The younger son ultimately succeeded
to the inheritance, out only to experience a life
of sorrow. His beautiful wife, whom he dearly
loved, was deprived of reason at the birth of
her daughter (Margaret, who afterwards
became the wife of Colonel Hutchinson, the
regicide), and within a few minutes of her
death, Sir John, who is said to have become
conscious of the event by some mysterious
spiritual sympathy, also expired. A chivalrous
loyalty seems to have distinguished the race;
and the family, as well as their newly acquired
house of Newstead suffered greatly in the stern
contests of the Rebellion, in. the course of
which Richard, who became second Lord Byron
on the death, in 1052, of his brother (Sir John,
created Baron Byron of Rochdale in 1643),
defended Newark for King Charles.
Yet, if we may trust Horace Walpole, who
("with great delight," as he says) visited
Newstead a century ago (1760), the domestic
buildings of the monastery, which seem to have been
incorporated with the dwelling of the lay owners,
were not then in ruin. "It is," he says, "the
very abbey . . . . the hall entire, the refectory
entire, the cloister untouched . . . . The park,
which is still charming, has not been so much
unprofaned : the present lord has lost large sums,
and paid part in old oaks ; five thousand pounds'
worth of which have been cut near the house. . . .
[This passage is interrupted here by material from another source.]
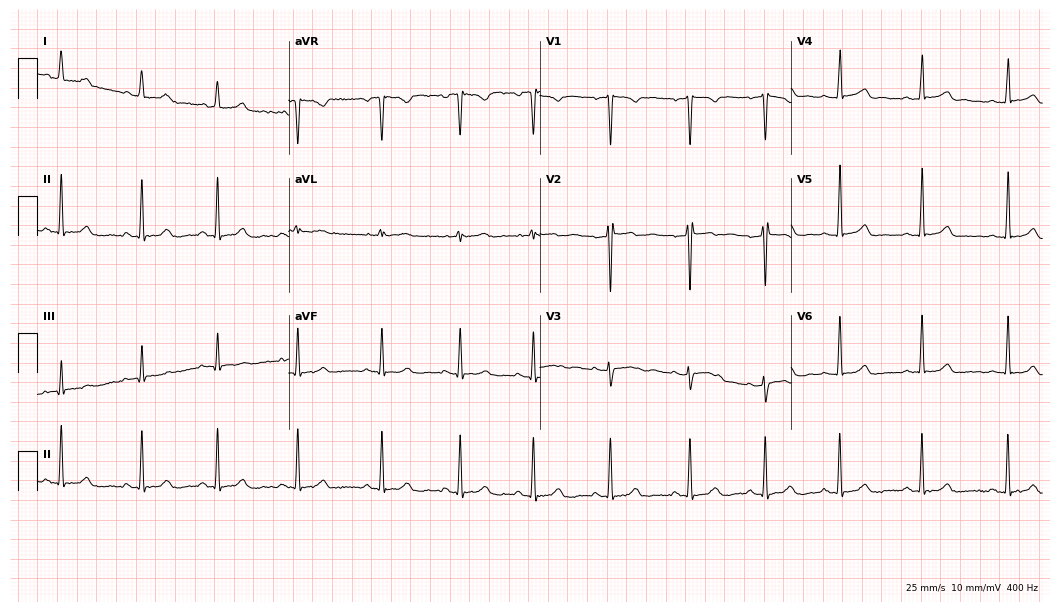
Resting 12-lead electrocardiogram (10.2-second recording at 400 Hz). Patient: a woman, 24 years old. Read as a normal ECG.
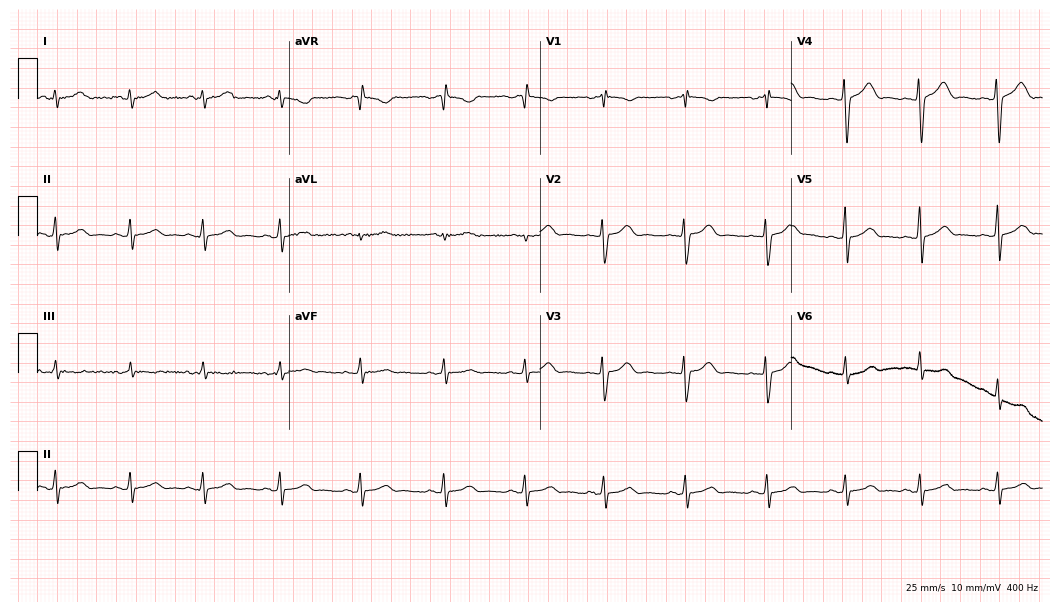
Resting 12-lead electrocardiogram. Patient: a 19-year-old female. Read as a normal ECG.

The refectory, now the great drawing-room, is
full of Byrons, and the vaulted roof* remains."
* The room here referred to appears to have been
the dormitory, the refectory of the monkshaving been
converted by Colonel Wildman into the dining-hall;
and the fine roof is not vaulted, but is of oak, in
which stucco ornaments of seventeenth-century style
have been inserted between the timbers. "The
Byrons" have vanished.
But the owner mentioned by Walpole as "the
present lord"— namely William, fifth lord, who had
succeeded, in 1736, and was the grand-uncle and
immediate predecessor of the noble poet —suffered
the buildings as well as the estate to fall into
deplorable decay. The refectory was full of hay,
and there was hardly a chamber of which the
roof did not admit the rain. He not only
cut down the oaks (the noble and spreading
tree which stands alone before the entrance
to the park from the Nottingham and Mansfield
road is almost a solitary relic), but sold
all the deer of the park, which is said to have
sheltered two thousand seven hundred head.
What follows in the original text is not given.